### Task directions:
From the line containing "Jardin Exotique, MONACO" to the line containing "Осипов Алексей Ильич в МПДА" in the entries below, reproduce every line exactly, ends included. Nothing else belongs in the copy, and no pictures.

### Given data:

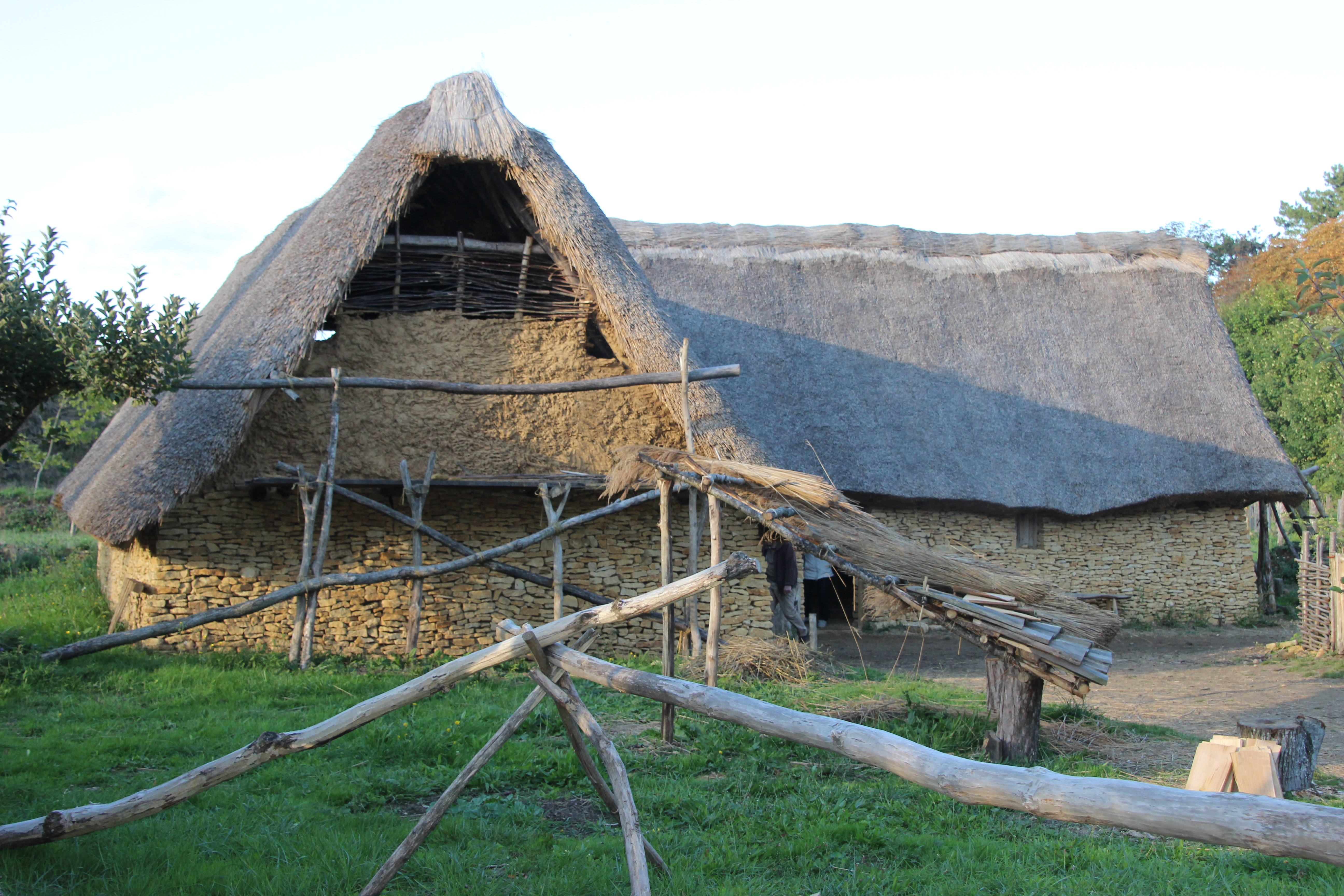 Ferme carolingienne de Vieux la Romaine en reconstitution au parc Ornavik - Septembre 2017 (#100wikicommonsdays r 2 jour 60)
--
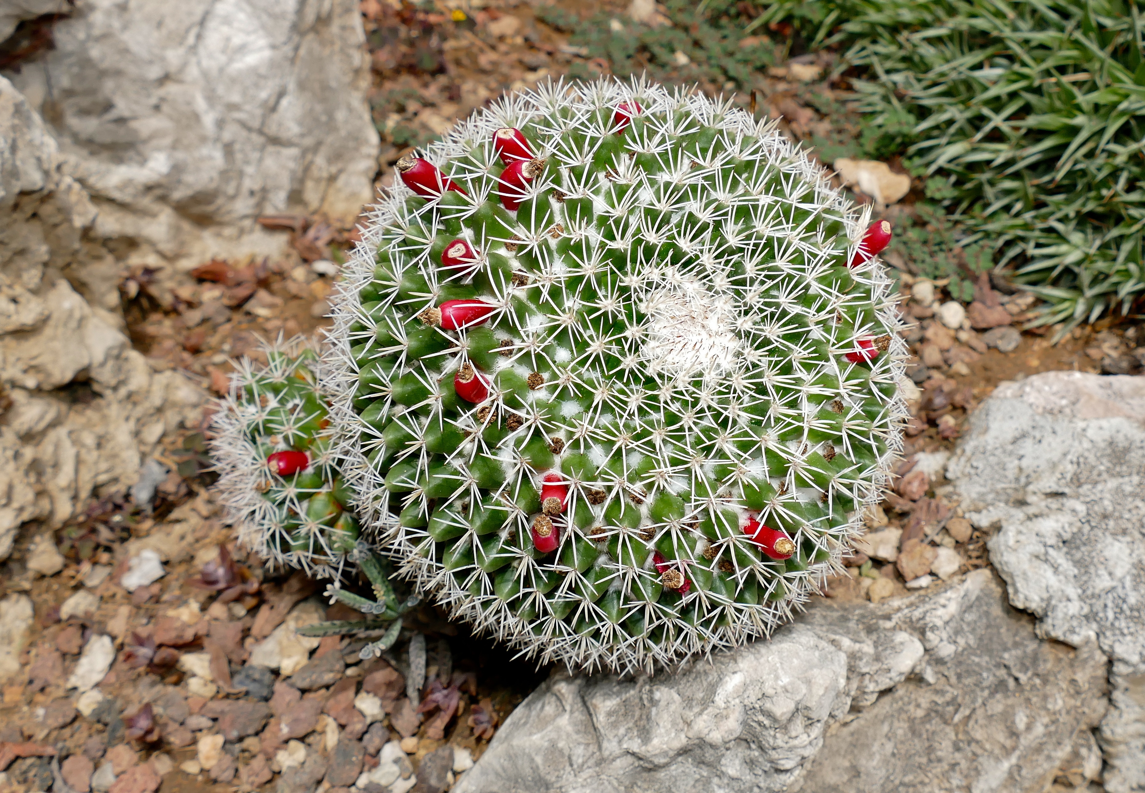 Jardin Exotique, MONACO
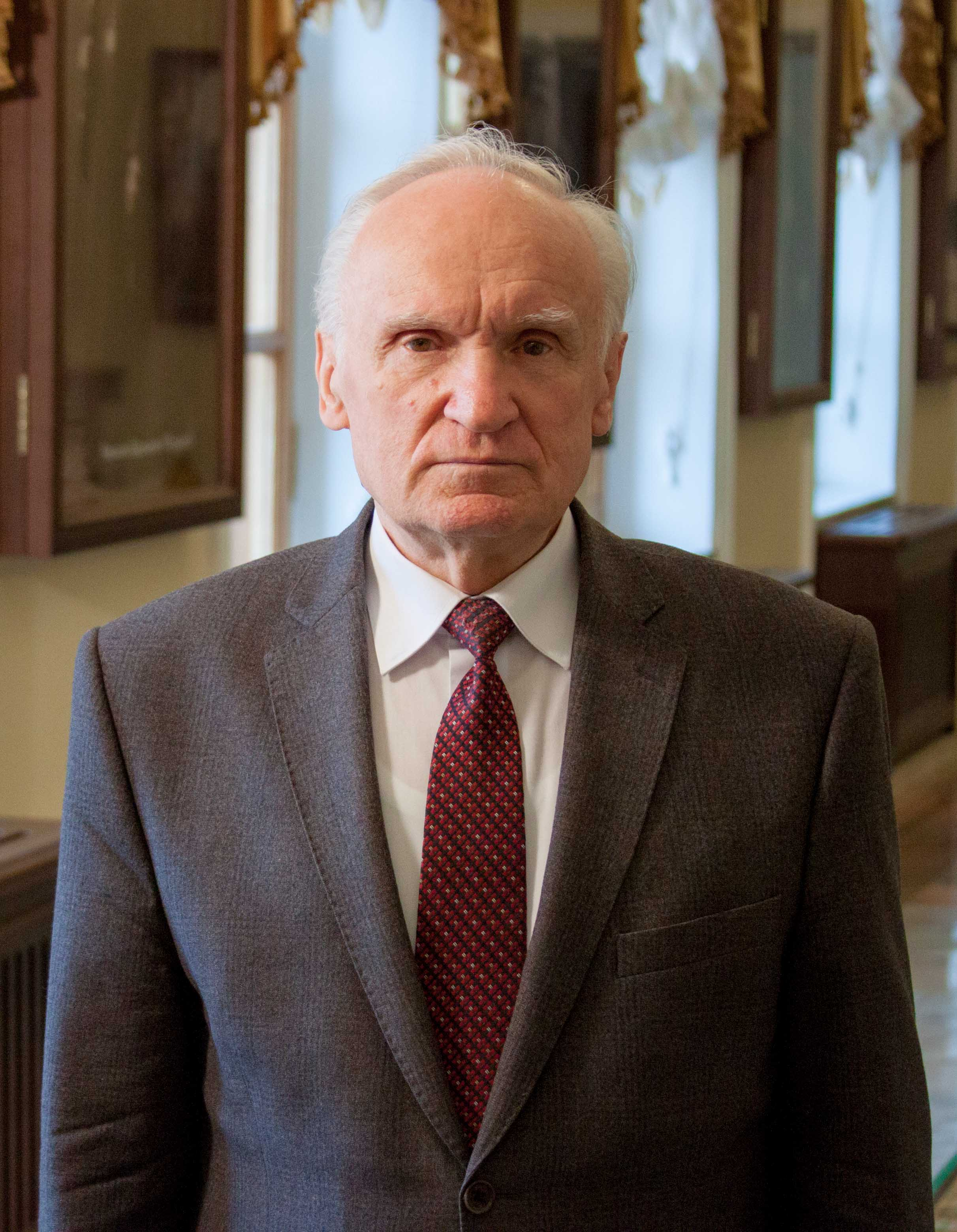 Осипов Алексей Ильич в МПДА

### Solution below:
 Jardin Exotique, MONACO
 Осипов Алексей Ильич в МПДА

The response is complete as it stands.